Al-Razi was known in Europe by his Latinized name, Rhazes. Book of Medicine Dedicated to Mansur (Kitab al- Mansoori), a short general textbook on medicine with ten chapters (dedicated in 903 C.E. to the Samanid prince Abu Salih al-Mansur ibn Ishaq, Governor of Rayy), was translated into Latin during the twelfth century by Gerard of Cremona as Liber ad Almansoris. It became one of the most widely read medieval medical manuals in Europe. The ninth chapter was frequently published by itself as Liber nonus ad Almansorem, and many editions of it included commentaries by prominent Renaissance physicians, such as Andreas Vesalius. His Comprehensive Book on Medicine, the Hawi, was translated into Latin in 1279 under the title Continens Liber by Faraj ben Salim, a physician of Sicilian-Jewish origin employed by Charles of Anjou to translate medical works. Al-Judari wa al-Hasbah, containing a celebrated monograph on smallpox and chickenpox, was published in forty editions between 1498 and 1866. It was first translated into Latin in 1565, and appeared more than a dozen times in various European languages. Several other of al-Razi’s books, including Jami-fi-al-Tib, al-Malooki, Maqalah fi al- Hasat fi Kuli wa al-Mathana, Kitab al-Qalb, Kitab al-Mafasil, Kitab-al- ‘Ilaj al-Ghoraba, Bar al-Sa’ah, and al-Taqseem wa al-Takhsir, also circulated in medieval Europe.

Medicine

Al-Razi relied on clinical observation, and was more concerned with remedies and treatments than with detailed classification of the symptoms of illnesses. He favored curing disease through diet and nutrition before resorting to medicines. He tested proposed remedies on animals in order to evaluate their effects before using them on humans. He was an expert surgeon and the first to report the use of opium as an anesthesia, and to introduce the use of alcohol (Arabic: al-kuhl) for medical purposes. His books contain the earliest description of an operation to remove cataracts from the eyes, and he was the first to discuss the widening and narrowing of the pupil by small muscles in the eye which respond to the intensity of light. He also gave elaborate descriptions of the intervertebral foramina and the spinal chord, and correctly asserted that an injury either to the brain or spinal chord would lead to paralysis of the parts of the organs whose nerve supply was damaged or destroyed.

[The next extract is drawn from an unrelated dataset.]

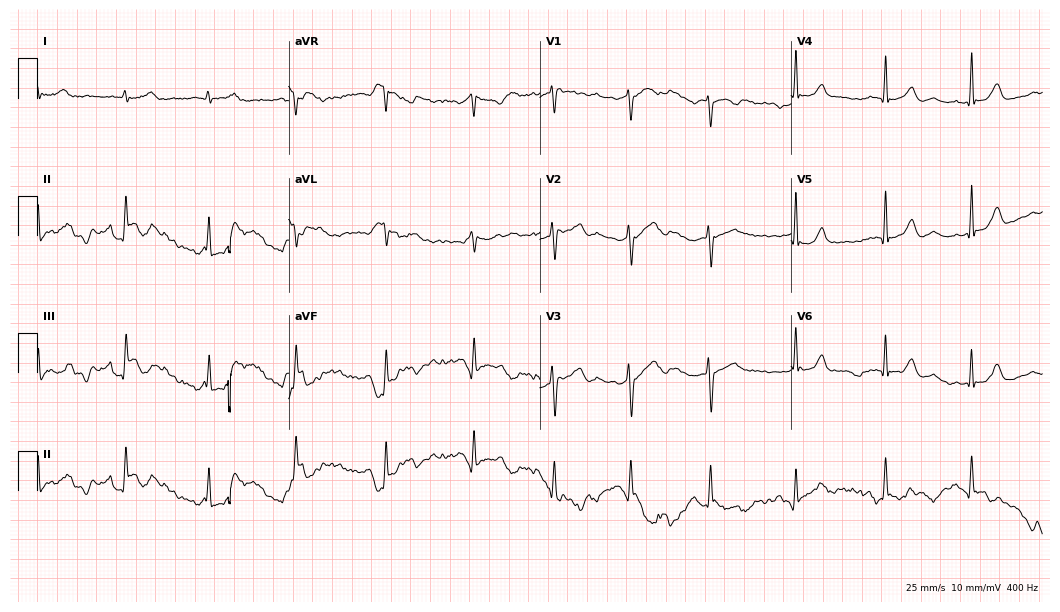
12-lead ECG (10.2-second recording at 400 Hz) from a female patient, 36 years old. Screened for six findings — first-degree AV block, right bundle branch block, left bundle branch block, sinus bradycardia, atrial fibrillation, sinus tachycardia — none is recorded. Only these six findings were labelled.
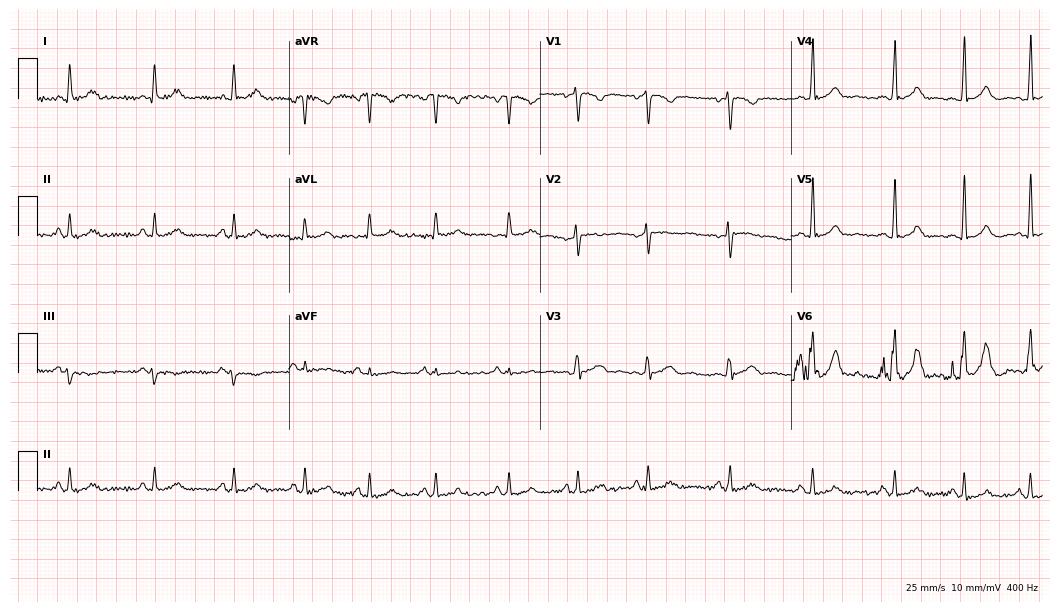
Resting 12-lead electrocardiogram (10.2-second recording at 400 Hz). Patient: a female, 27 years old. Read as a normal ECG.

Al-Razi warned that even highly educated doctors could not heal every disease. He made a distinction between curable and incurable diseases, and commented that the physician should not be blamed when he could not cure advanced cases of cancer and leprosy. Al-Razi advised practitioners to keep up with advanced knowledge by continually studying medical books and exposing themselves to new information.

Al-Razi’s Kitab fi al-jadari wa-al-hasbah (Book on Smallpox and Measles), was twice translated into Latin during the eighteenth century. An Article on the Reason Why Abou Zayd Balkhi Suffers from Swelling of the Head When Smelling Roses in Spring, in his book, Sense of Smelling, discusses seasonal “rhinitis,” or hay fever. Razi was the first to recognize that fever is a natural defense mechanism of the body when fighting a disease. He wrote Man la Yahduruhu Tab as a medical manual for the general public, dedicated to the poor, the traveler, and the ordinary citizen who could consult it for treatment of common ailments when a doctor was not available. In its 36 chapters, al-Razi described diets and remedies that could be found in a kitchen, market, or military camp and gave instructions for their preparation and use.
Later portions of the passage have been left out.